Gejala Depresi Post Partum
Kriteria diagnostik yang tidak jelas dan penggabungan definisi postpartum blues, depresi, dan psikosis membuat diagnosis dan pengobatan menjadi sulit. Diagnosis postpartum blues diperuntukkan bagi sindrom sementara yang sembuh secara spontan. Hal ini dialami oleh 80% wanita pascapersalinan, biasanya dimulai pada hari kedua hingga keempat setelah melahirkan, dan dapat meliputi kelelahan ringan dan jangka pendek, menangis, ketidakstabilan suasana hati, kecemasan, dan kebingungan ringan.
Depresi Post Partum ditandai dengan tanda-tanda suasana hati tertekan dan kehilangan minat atau kesenangan dan setidaknya tiga dari berikut ini: (American Psychiatric Association, 2013)
- agitasi atau retardasi psikomotorik,
- insomnia atau hipersomnia ,
- penurunan fokus dan ketegasan,
- kelelahan atau kehilangan energi,
- penurunan atau penambahan berat badan , dan
- ide bunuh diri
Depresi pascapersalinan, dialami oleh 10–30% wanita, ditandai dengan serangan air mata yang signifikan, perubahan suasana hati, keputusasaan, ketidakmampuan untuk mengatasi perawatan bayi, dan meningkatnya rasa bersalah tentang kelahiran dan kinerja sebagai ibu. Kelelahan, mudah tersinggung, gangguan konsentrasi, dan kecemasan juga dapat terjadi. Psikosis pascapersalinan terjadi jauh lebih jarang (1/1000). Onset biasanya dalam waktu 3 minggu setelah melahirkan.
Gejalanya meliputi kejadian psikotik, gangguan dengan afek mayor, dan ide skizofrenia.
Untuk depresi pascapersalinan dan psikosis pascapersalinan, pengobatan melibatkan psikoterapi dan mungkin psikofarmakologi.
Skala Depresi Post Partum
Skala depresi pascapersalinan Edinburgh (EPDS), daftar periksa depresi pascapersalinan, dan jadwal gangguan afektif – pedoman kehamilan dan pascapersalinan semuanya merupakan skala laporan diri, yang dikembangkan untuk membantu profesional kesehatan dalam menyaring ibu secara khusus untuk depresi pascapersalinan . Skala ini lebih efektif daripada instrumen depresi yang umumnya digunakan, yang tidak peka terhadap perubahan yang dialami oleh wanita setelah melahirkan.

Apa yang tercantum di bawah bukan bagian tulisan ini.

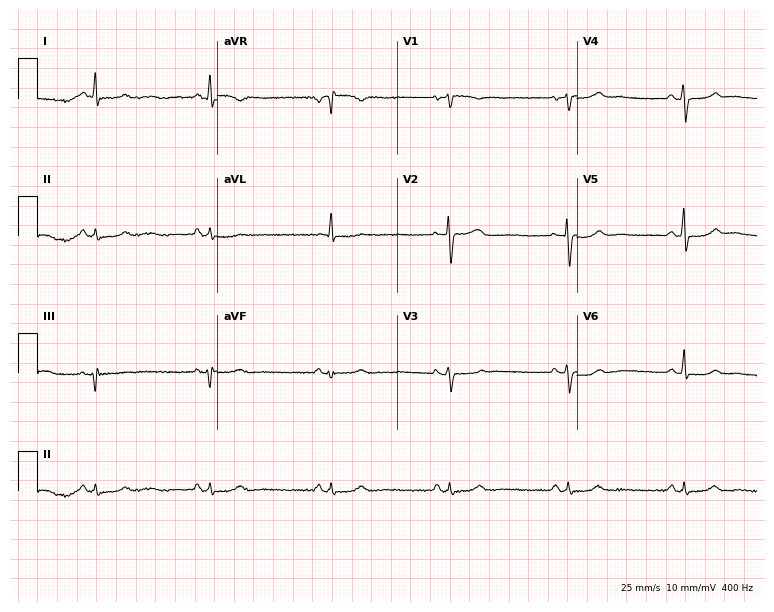
12-lead ECG from a female, 41 years old. Recorded interpretation: within normal limits.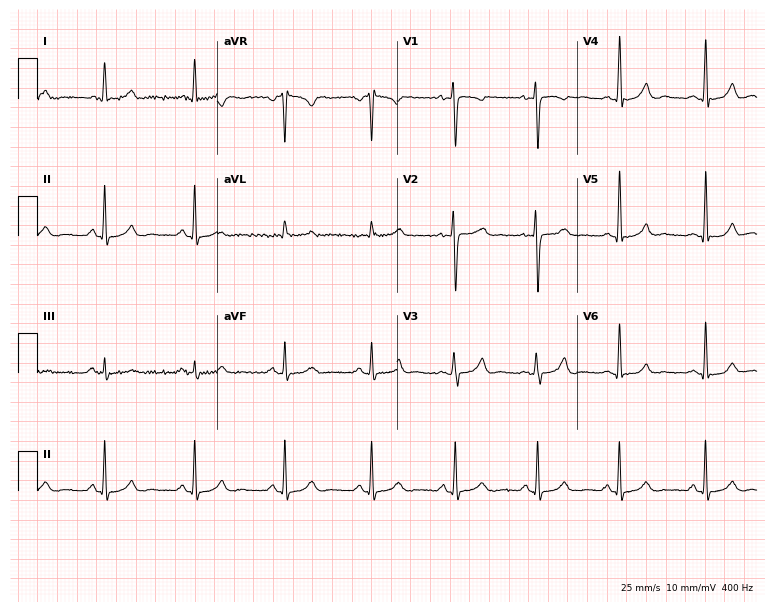
12-lead ECG (7.3-second recording at 400 Hz) from a 45-year-old female. Labelled as a normal ECG.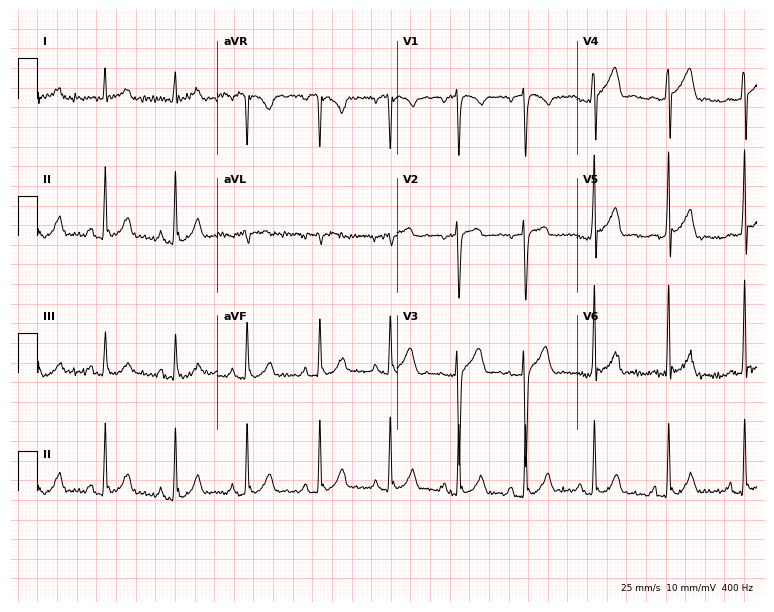
Electrocardiogram, a 34-year-old female. Of the six screened findings (first-degree AV block, right bundle branch block (RBBB), left bundle branch block (LBBB), sinus bradycardia, atrial fibrillation (AF), sinus tachycardia), none is recorded.

Alat skrining yang umum digunakan dan tervalidasi untuk depresi pascapersalinan, Skala Depresi Pascapersalinan Edinburgh, adalah salah satu alat yang dapat digunakan oleh terapis fisik untuk menilai kemungkinan depresi pascapersalinan. Alat ini mudah digunakan dalam waktu 5 menit 79 dan telah menunjukkan spesifisitas dan sensitivitas yang baik. 40,79 Sebuah studi validasi menunjukkan bahwa ibu yang mendapat skor di atas ambang batas (92,3%) cenderung memiliki penyakit depresi dengan tingkat keparahan yang bervariasi. 40 Penulis memperingatkan bahwa skor tersebut tidak boleh mengesampingkan penilaian klinis. Setelah skrining digunakan dan skor lebih dari 10 telah dicapai, rujukan ke perawatan medis diperlukan.Alat ini hanya merupakan skrining dan tidak mendiagnosis depresi. Skala ini menunjukkan bagaimana perasaan ibu selama minggu sebelumnya; dalam kasus yang meragukan, skala ini dapat diulang setelah 2 minggu. Skala ini tidak mendeteksi ibu yang mengalami kecemasan, neurosis, fobia, atau gangguan kepribadian.